Consensus Clustering in the IBD m6A Signature, Principal Component Analysis, Immune Scoring, and Clinical Correlation

Consensus clustering was performed to better distinguish the detailed m6A signature in IBDMDB subgroups using the consensus ClusterPlus R package (Swift et al., 2004). Heatmap and PCA were used to confirm m6A distinction between different m6A clusters in IBD. Furthermore, immune scoring results of 22 immune cells of different m6A clusters were analyzed using Xcell (https://xcell.ucsf.edu), an online tool that can be used for cell type enrichment analysis based on gene expression data from various immune cell types (Aran et al., 2017). C-reactive protein and erythrocyte sedimentation rate’s data of different samples were obtained from IBDMDB and analyzed using a non-paired t-test.

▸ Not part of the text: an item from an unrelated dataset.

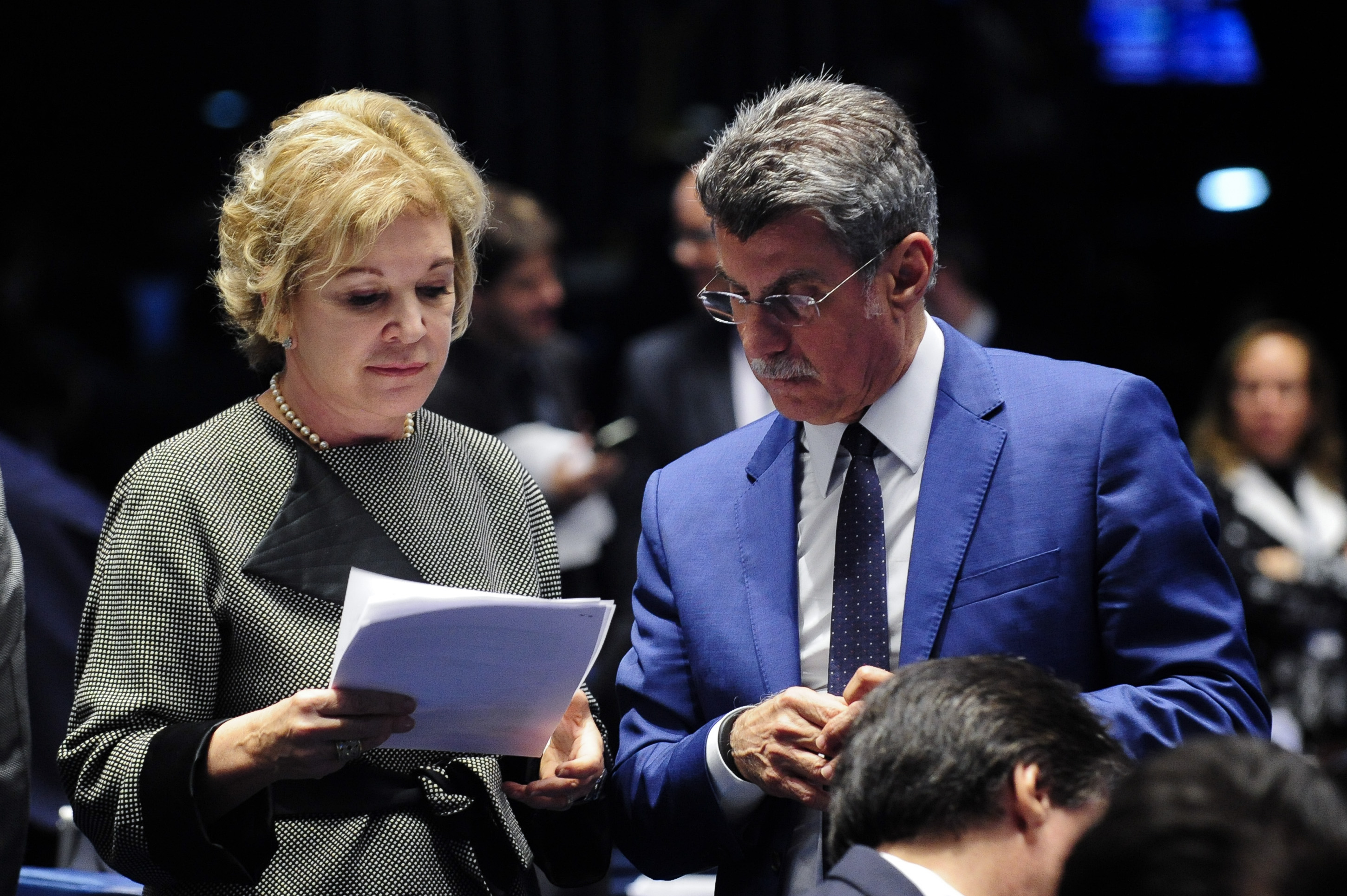 Plenário do Senado durante sessão deliberativa ordinária (E/D): senadora Marta Suplicy (PMDB-SP); senador Romero Jucá (PMDB-RR). Foto: Jonas Pereira/Agência Senado

The m6A Signature in IBDMDB

The IBDMDB validation cohort was used to analyze the correlation between IBD core cytokines and m6A regulatory genes using the stats R package (Team, 2013). Data on m6A methylation sites on IBD core cytokines were obtained from m6A-Atlas (www.xjtlu.edu.cn/biologicalsciences/atlas) (Tang et al., 2021). A detailed m6A expression profile was displayed for IBD and healthy controls in IBDMDB.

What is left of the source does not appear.